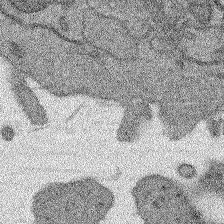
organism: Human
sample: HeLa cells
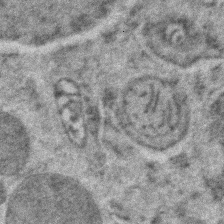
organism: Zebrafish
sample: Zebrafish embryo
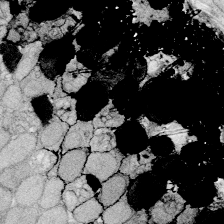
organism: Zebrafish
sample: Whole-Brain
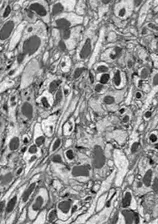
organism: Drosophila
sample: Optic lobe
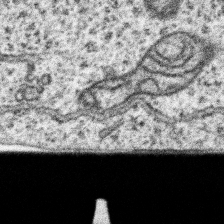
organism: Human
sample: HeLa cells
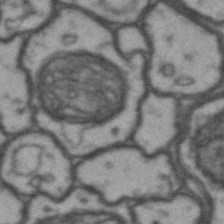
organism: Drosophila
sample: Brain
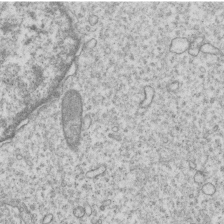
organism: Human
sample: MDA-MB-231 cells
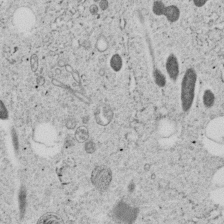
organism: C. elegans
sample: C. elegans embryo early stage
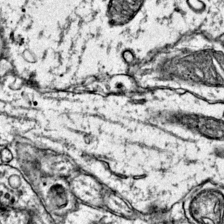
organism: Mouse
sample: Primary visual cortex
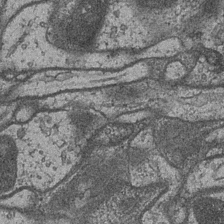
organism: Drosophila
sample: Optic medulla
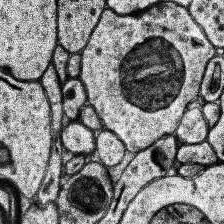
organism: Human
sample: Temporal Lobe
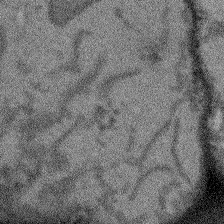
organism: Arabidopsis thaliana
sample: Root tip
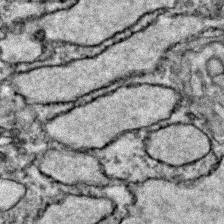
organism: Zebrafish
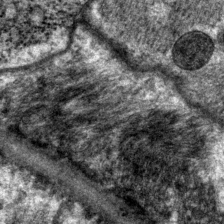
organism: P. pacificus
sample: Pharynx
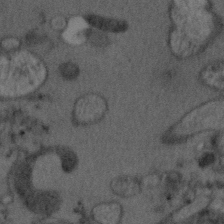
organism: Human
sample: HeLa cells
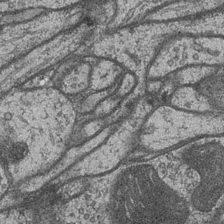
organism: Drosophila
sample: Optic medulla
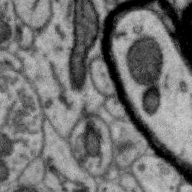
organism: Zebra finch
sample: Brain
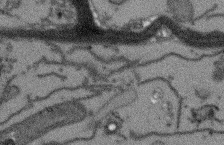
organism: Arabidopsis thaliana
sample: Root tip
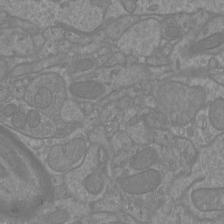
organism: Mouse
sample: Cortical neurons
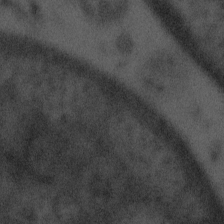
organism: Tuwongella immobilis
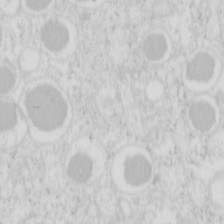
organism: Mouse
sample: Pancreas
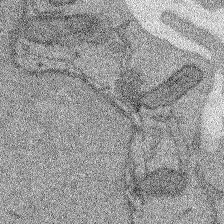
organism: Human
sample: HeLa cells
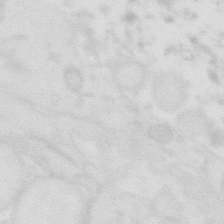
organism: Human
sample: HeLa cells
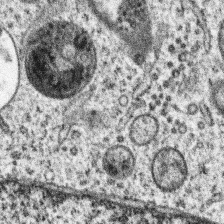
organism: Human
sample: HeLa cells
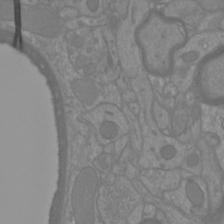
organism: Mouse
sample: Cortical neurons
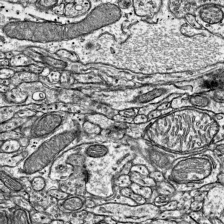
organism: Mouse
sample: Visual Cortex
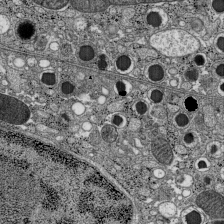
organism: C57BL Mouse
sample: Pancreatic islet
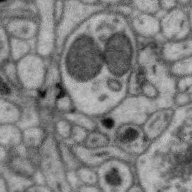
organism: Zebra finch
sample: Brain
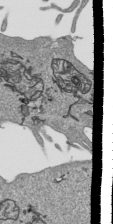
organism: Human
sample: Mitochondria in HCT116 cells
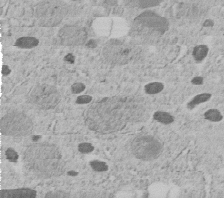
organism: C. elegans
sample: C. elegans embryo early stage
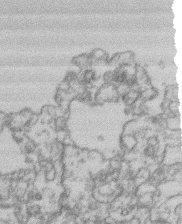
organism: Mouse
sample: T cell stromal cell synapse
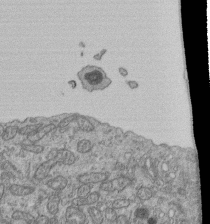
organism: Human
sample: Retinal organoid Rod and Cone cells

+===+

Work order →
Set each line of the records down exactly, leaving every picture out.

Finished task →
organism: Human
sample: HeLa cells
organism: Zebrafish
sample: Zebrafish embryo
organism: Zebrafish
sample: Whole-Brain
organism: Drosophila
sample: Optic lobe
organism: Human
sample: HeLa cells
organism: Drosophila
sample: Brain
organism: Human
sample: MDA-MB-231 cells
organism: C. elegans
sample: C. elegans embryo early stage
organism: Mouse
sample: Primary visual cortex
organism: Drosophila
sample: Optic medulla
organism: Human
sample: Temporal Lobe
organism: Arabidopsis thaliana
sample: Root tip
organism: Zebrafish
organism: P. pacificus
sample: Pharynx
organism: Human
sample: HeLa cells
organism: Drosophila
sample: Optic medulla
organism: Zebra finch
sample: Brain
organism: Arabidopsis thaliana
sample: Root tip
organism: Mouse
sample: Cortical neurons
organism: Tuwongella immobilis
organism: Mouse
sample: Pancreas
organism: Human
sample: HeLa cells
organism: Human
sample: HeLa cells
organism: Human
sample: HeLa cells
organism: Mouse
sample: Cortical neurons
organism: Mouse
sample: Visual Cortex
organism: C57BL Mouse
sample: Pancreatic islet
organism: Zebra finch
sample: Brain
organism: Human
sample: Mitochondria in HCT116 cells
organism: C. elegans
sample: C. elegans embryo early stage
organism: Mouse
sample: T cell stromal cell synapse
organism: Human
sample: Retinal organoid Rod and Cone cells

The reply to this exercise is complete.